2012年01月28日

イランとの「愚かな戦争」の回避

フィリップ・ジラルディ
2012年01月26日

(長いので要点のみ)

メディアと専門家らは、合衆国がもうひとつの戦争を開始するため、国民を説得しようと、事実を故意にゆがめてきた。9/11以来、合衆国の強硬派は米国セキュリティに対する主な脅威として、次から次へとムスリム国を描き出す。彼らは、スーダン、ソマリア、イエメン、イラク、パキスタン、リビア、アフガニスタンに対する攻撃を正当化し、シリア、ガザ、レバノンへの、イスラエルの軍事行動を支持した - 実にムスリム諸国10ヵ国。

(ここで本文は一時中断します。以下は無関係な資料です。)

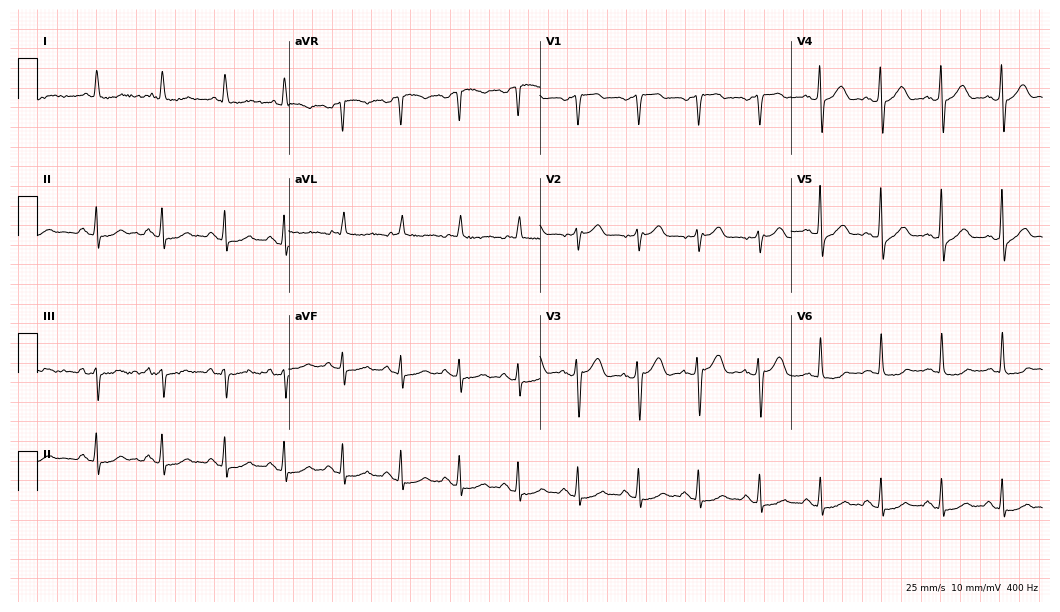
ECG — a 63-year-old female. Screened for six findings — first-degree AV block, right bundle branch block (RBBB), left bundle branch block (LBBB), sinus bradycardia, atrial fibrillation (AF), sinus tachycardia — none is recorded.
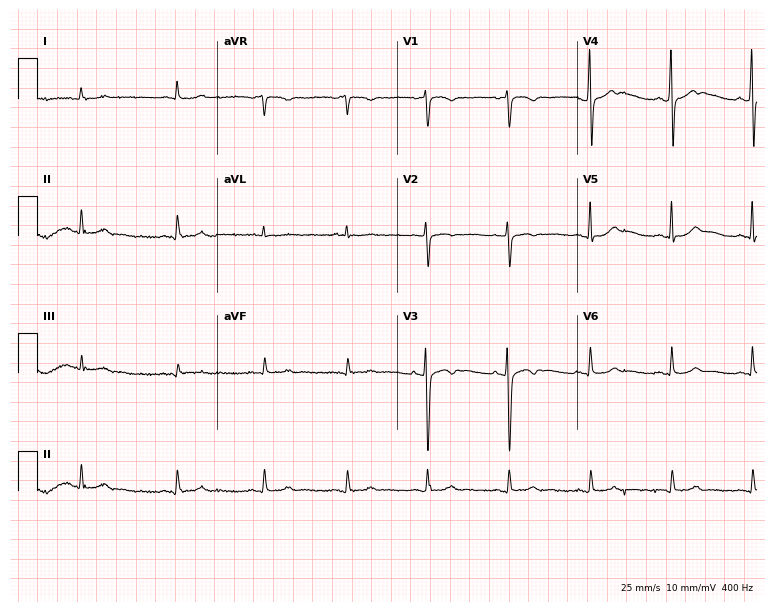
12-lead ECG from a female, 21 years old (7.3-second recording at 400 Hz). No first-degree AV block, right bundle branch block, left bundle branch block, sinus bradycardia, atrial fibrillation or sinus tachycardia recorded for this tracing.
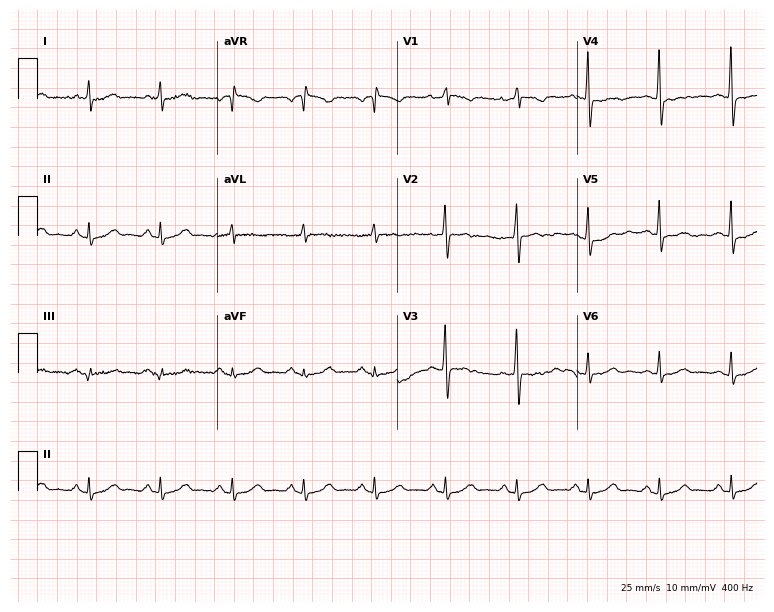
Electrocardiogram (7.3-second recording at 400 Hz), a male patient, 65 years old. Of the six screened findings (first-degree AV block, right bundle branch block, left bundle branch block, sinus bradycardia, atrial fibrillation, sinus tachycardia), none is recorded. Only these six findings were labelled.
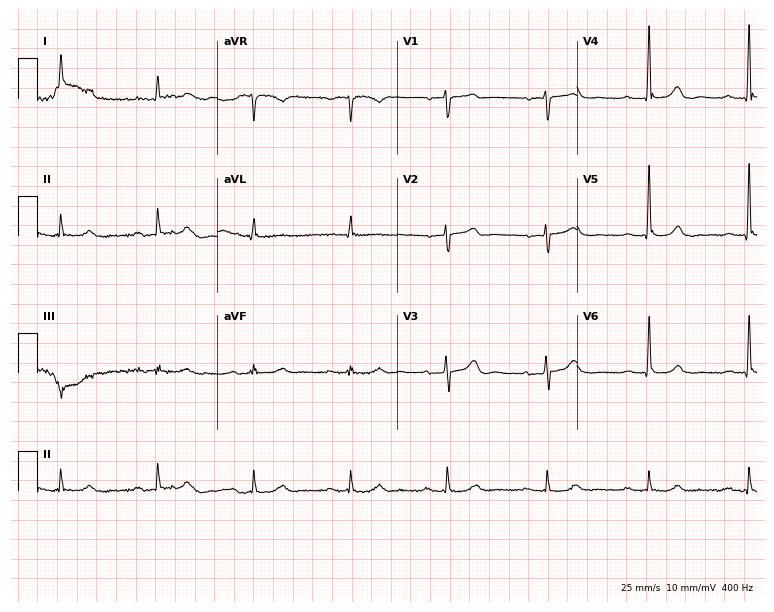
12-lead ECG from a female, 79 years old (7.3-second recording at 400 Hz). Shows first-degree AV block.
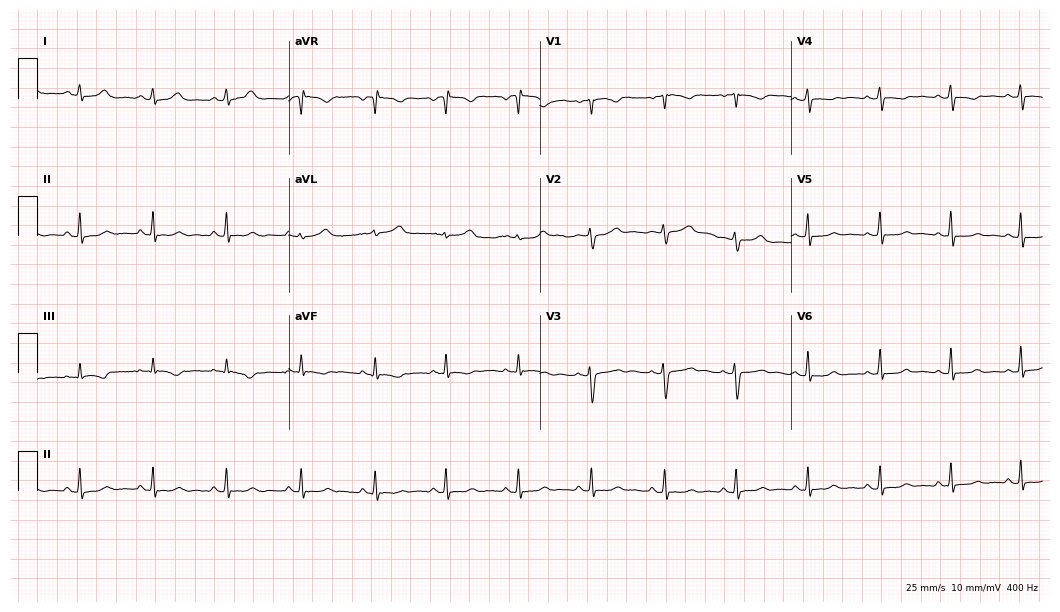
12-lead ECG from a 24-year-old female (10.2-second recording at 400 Hz). Recorded interpretation: within normal limits.
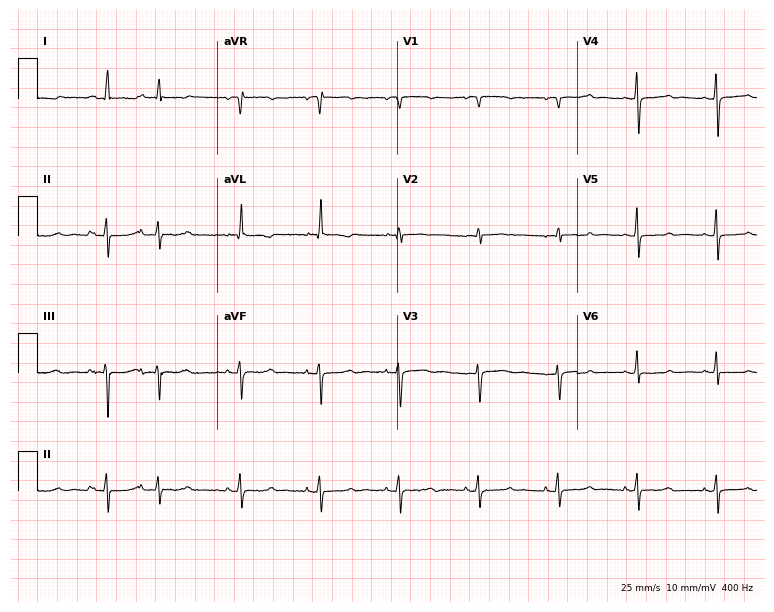
ECG (7.3-second recording at 400 Hz) — a female, 78 years old. Screened for six findings — first-degree AV block, right bundle branch block, left bundle branch block, sinus bradycardia, atrial fibrillation, sinus tachycardia — none is recorded.

最近、共和党大統領候補、ロムニー、サントラム、ギングリッチすべてが、軍事力によるイランの武装解除を約束する。ロムニーがネオコンを抱える一方、ギングリッチは、イスラエルの熱烈な支持者でラスベガス億万長者、Sheldon Adelsonから、少なくとも500万ドルを受け取った。

議会、シンクタンク、メディアでの主戦論者は、イランが合衆国にとり脅威となる核兵器をつくっていると意味すると彼らが解釈する、2011年11月発行の国際原子力機関 (IAEA) 報告を利用する。しかし実際、IAEAドキュメントは、本質的に事実に基づくものでなく政治的なものだ。それは殆ど合衆国とイスラエルによりなされた、イランの信用を傷つけるためしばしばでっち上げられた情報を使用した古い諜報評価に基づく。実際、IAEAは、イランの核施設への定期検査訪問を行い、その現場を監視するTVカメラがある。

(略)

ノーベル平和賞受賞者で元 IAEA 事務局長、正真正銘の核専門家(これは現事務局長、ユキヤ・アマノへの皮肉と読み取れる、専門家は米国の道具に遜ったりはしないとの - mizya)、モハメド・エルバラダイは、「イランを明白で現実の危険と考えない。わたしが見るすべては、イランにより持ち出された脅威についての誇大宣伝のみだ」と最近語った。そして、彼は、その判断をする唯一のひとでない:(他の例、省略)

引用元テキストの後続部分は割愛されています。